A result of the diagnostic work is input to the work instruction system based on information from a sensor of a target device connected to the work instruction system, and the determination certainty factor uses a function of a value from the sensor. The work instruction system according to claim 3.
The optimal work calculation unit calculates an expected recovery time and an expected recovery cost when performing the priority work,
The work instruction system according to claim 1, wherein the output unit outputs an expected recovery time and an expected recovery cost when the priority work is performed.
In a work instruction system having a storage unit, a calculation unit, and an output unit, a work instruction method for presenting work for device recovery,
Selecting diagnostic information consisting of a plurality of hierarchies including diagnostic work for recovery and treatment work stored in the storage unit, based on information on the failure of the accepted device;
In the computing unit, calculating a priority work from the work time or work cost of each work and a recovery probability that is a probability that the device recovers by performing each treatment work;
Updating the recovery probability based on the result of performing the priority work;
A step of outputting information on the calculated priority work in the output unit.
The work instruction method according to claim 8, wherein the recovery probability is repeatedly updated based on the calculated priority work result.
The work instruction method according to claim 8, wherein the restoration probability is updated using a determination certainty for the determination of the diagnostic work.
The work instruction method according to claim 10, wherein the determination certainty factor is set for each diagnosis work based on a past work record.
The work instruction method according to claim 8, wherein the result of performing the priority work is based on information from a sensor of a target device connected to the work instruction system.

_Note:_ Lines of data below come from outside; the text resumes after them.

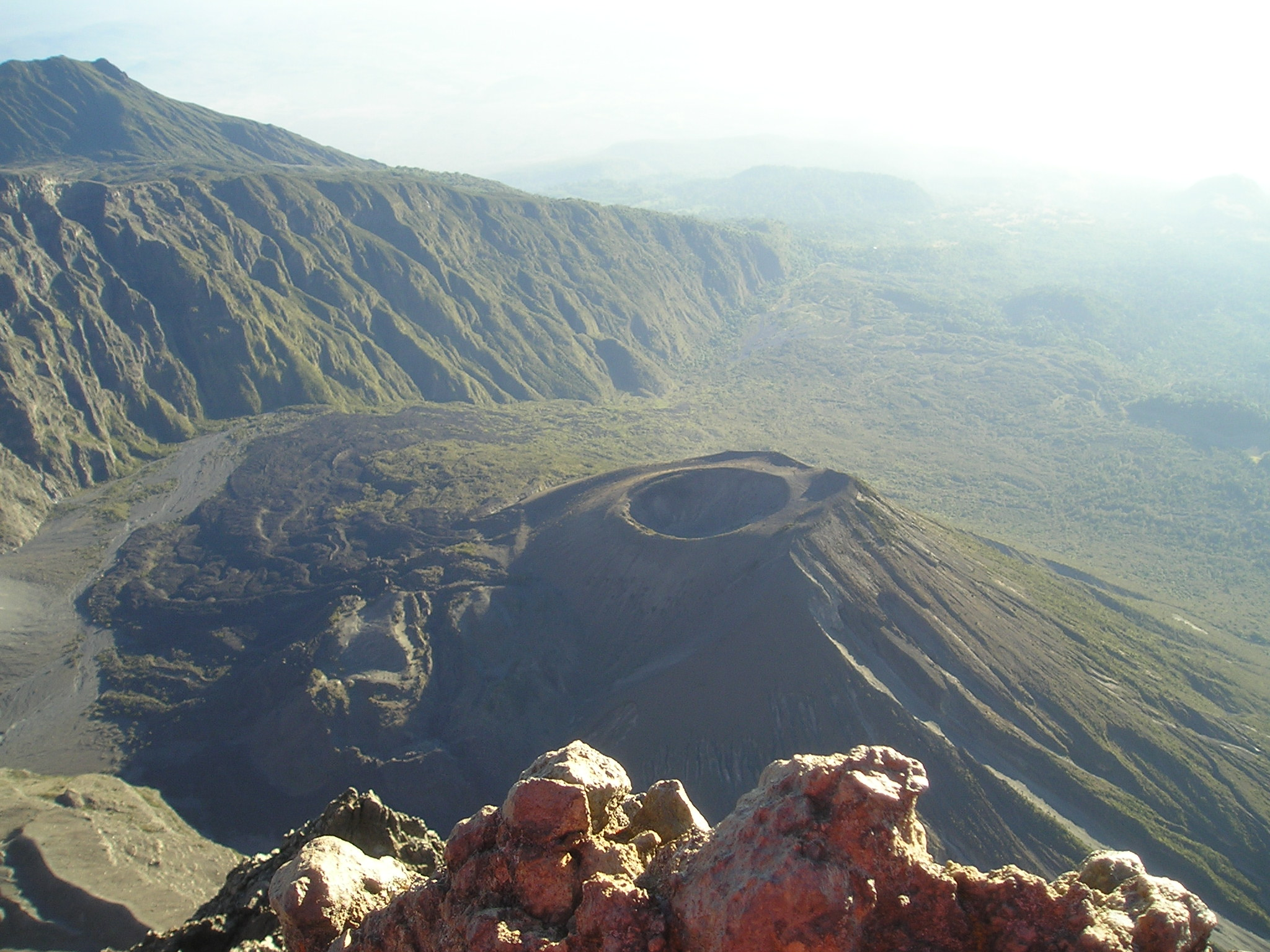 Image du "ash cone" depuis le sommet du Mont Méru (Tanzanie) Photo prise par utilisateur Galano en février 2006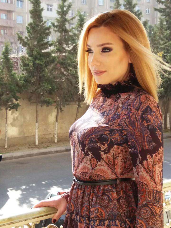 Gozel TV aparici Letafet Elekberova cazibedar xanim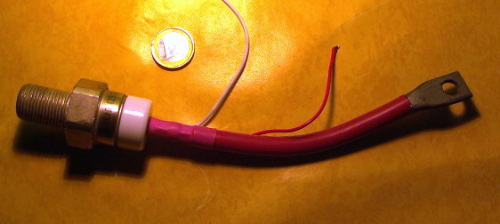 SCR de potencia

The result of performing the priority work is based on information from a sensor of a target device connected to the work instruction system, and the determination certainty factor uses a function of a value from the sensor. The work instruction method described in 1.
In the computing unit, calculate the expected recovery time and expected recovery cost when performing the priority work,
9. The work instruction method according to claim 8, wherein the output unit outputs an expected recovery time and an expected recovery cost when the priority work is performed.